On Grief Island, the sun keeps you warm even though you can’t see it.

On Grief Island, you are always welcome.



With a somber beach scene at its center, Grief Island reimagines and makes tangible the isolation and self-indulgence that arrives in the aftermath of crushing loss.

At the start of 2020, Akinbola began turning her gouache paintings, inspired by family photographs, into weavings. These works seek to expand the affective possibilities of what photographs communicate. In Grief Island, Akinbola expands this body of work, experimenting with the forms of sculpture and installation by attaching woven portraits on canvas to collapsible beach chair frames, which sit on 400 pounds of sand in the middle of the storefront. The inclusion of sentimental items such as a red Coleman cooler from her youth and crushed cans of “Grief Tonic” further contribute to the transformation of the space into a site of grieving and remembering. 

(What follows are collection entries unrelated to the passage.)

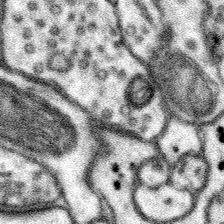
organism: Mouse
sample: Somatosensory cortex neuropil
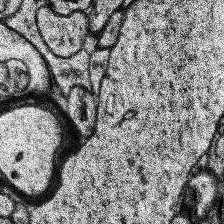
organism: Human
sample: Temporal Lobe
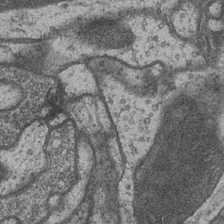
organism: Drosophila
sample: Optic medulla
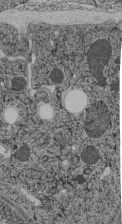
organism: C. elegans
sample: C. elegans pharynx
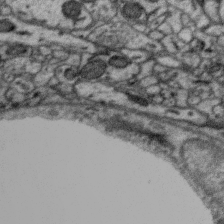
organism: Zebra finch
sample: Brain
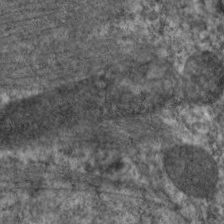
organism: C. elegans
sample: Pharynx
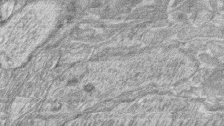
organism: Zebrafish
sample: synaptic ribbons in rod cells and cone cells
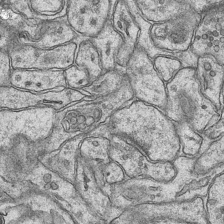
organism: Mouse
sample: CA1 Hippocampus
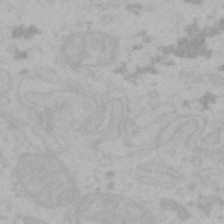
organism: Mouse
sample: Choroid plexus
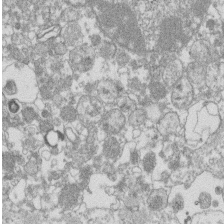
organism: Human
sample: HeLa cell HIV synapse
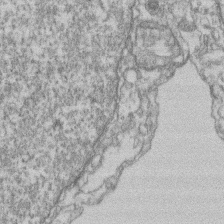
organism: Mouse
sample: T cell stromal cell synapse
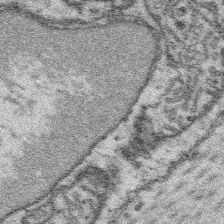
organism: Platynereis dumerilii
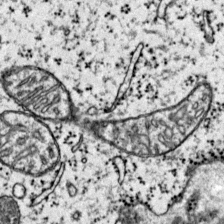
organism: Mouse
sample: Primary visual cortex
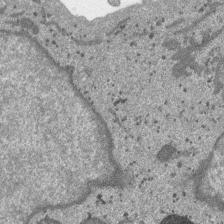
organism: Human
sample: Lung epithelial cells infected with SARS-CoV-2
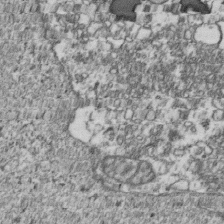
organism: Human
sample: Activated Jurkat CD4+ T cells
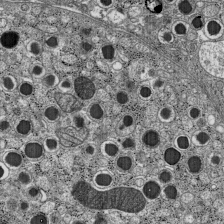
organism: C57BL Mouse
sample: Pancreatic islet
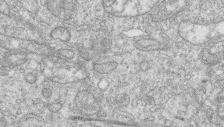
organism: Human
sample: HeLa cell HIV synapse
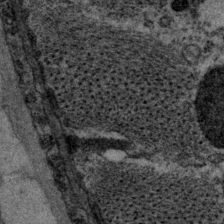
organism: P. pacificus
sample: Pharynx
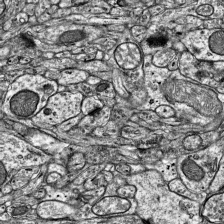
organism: Mouse
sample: Visual Cortex
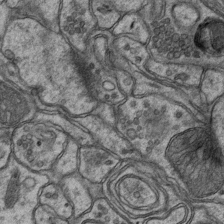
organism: Mouse
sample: CA1 Hippocampus
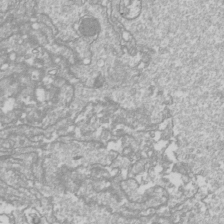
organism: Drosophila
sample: Cell division; meiosis; drosophila spermatocytes
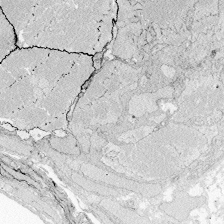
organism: Zebrafish
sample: Whole-Brain
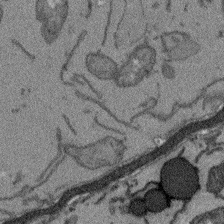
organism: Arabidopsis thaliana
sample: Root tip
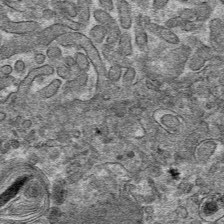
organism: Mouse
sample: Mouse hepatocytes
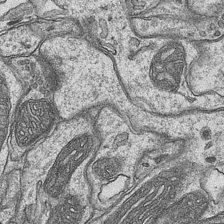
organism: Mouse
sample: CA1 Hippocampus
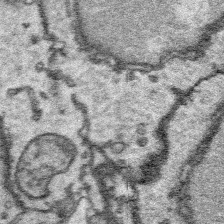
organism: Platynereis dumerilii
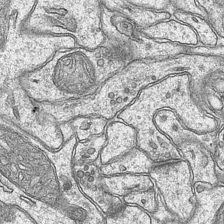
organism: Mouse
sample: CA1 Hippocampus
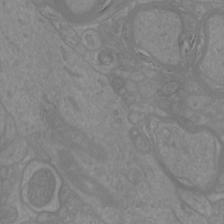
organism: Mouse
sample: Cortical neurons
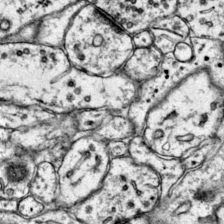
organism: Mouse
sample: Primary visual cortex
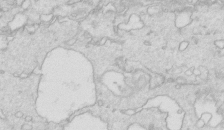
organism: Mouse
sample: Multiciliated cells
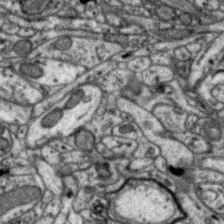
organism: Zebra finch
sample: Brain
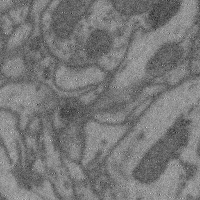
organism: Mouse
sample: Cerebral cortex
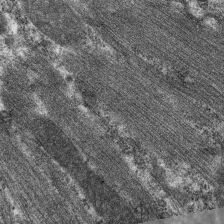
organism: C. elegans
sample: Pharynx
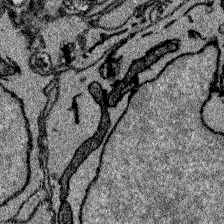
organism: Zebrafish
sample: Larval olfactory bulb
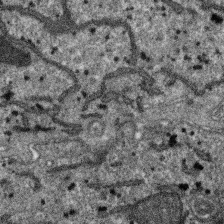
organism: Human
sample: Lung epithelial cells infected with SARS-CoV-2
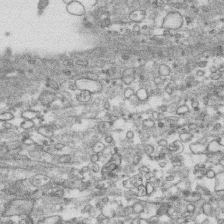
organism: Human
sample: CRL-1474
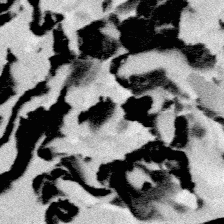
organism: Platynereis dumerilii
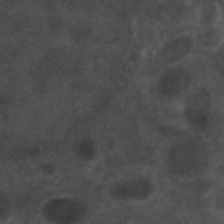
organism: Zebrafish
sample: Zebrafish embryo
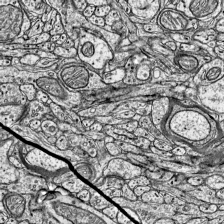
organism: Mouse
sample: Visual Cortex
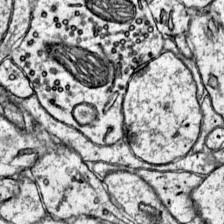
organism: Mouse
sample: Primary visual cortex
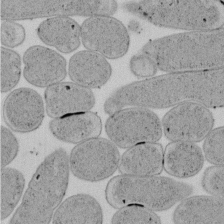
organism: E. coli
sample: Bacterial nucleoid
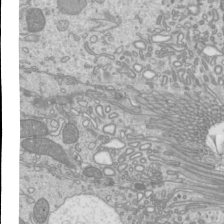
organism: Mouse
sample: Cilia; mouse epididymis
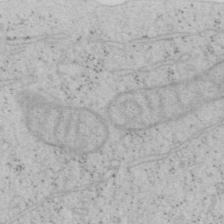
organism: Human
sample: HeLa cells
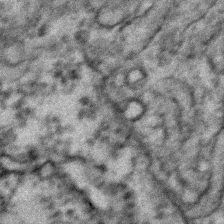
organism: Zebrafish
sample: Zebrafish embryo
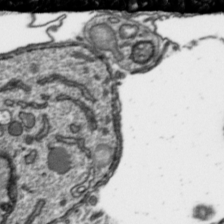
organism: Toxoplasma gondii
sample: Parasites in a vacuole inside a host cell
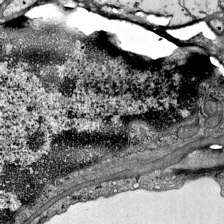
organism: Mouse
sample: Visual Cortex
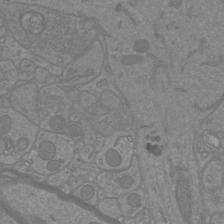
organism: Mouse
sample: Cortical neurons
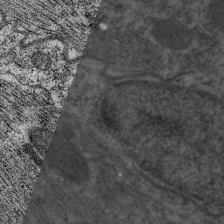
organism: C. elegans
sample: Pharynx
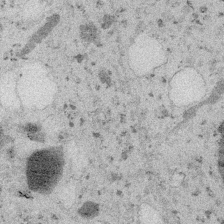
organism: Embia sp.
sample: Silk gland
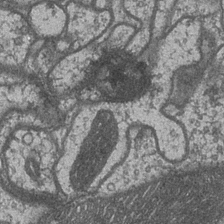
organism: Drosophila
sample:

Bimbola Akinbola is an artist, performer, and educator currently based in Chicago. Working at the intersection of theory, performance, and visual art, her scholarly and artistic work is concerned with the complicated and nagging nature of belonging, queerness, and the concept of family. Incorporating a variety of practices ranging from painting, weaving and collage, to durational line dancing, her work explores mark-making and performance as modes of organization, remembrance, and repair.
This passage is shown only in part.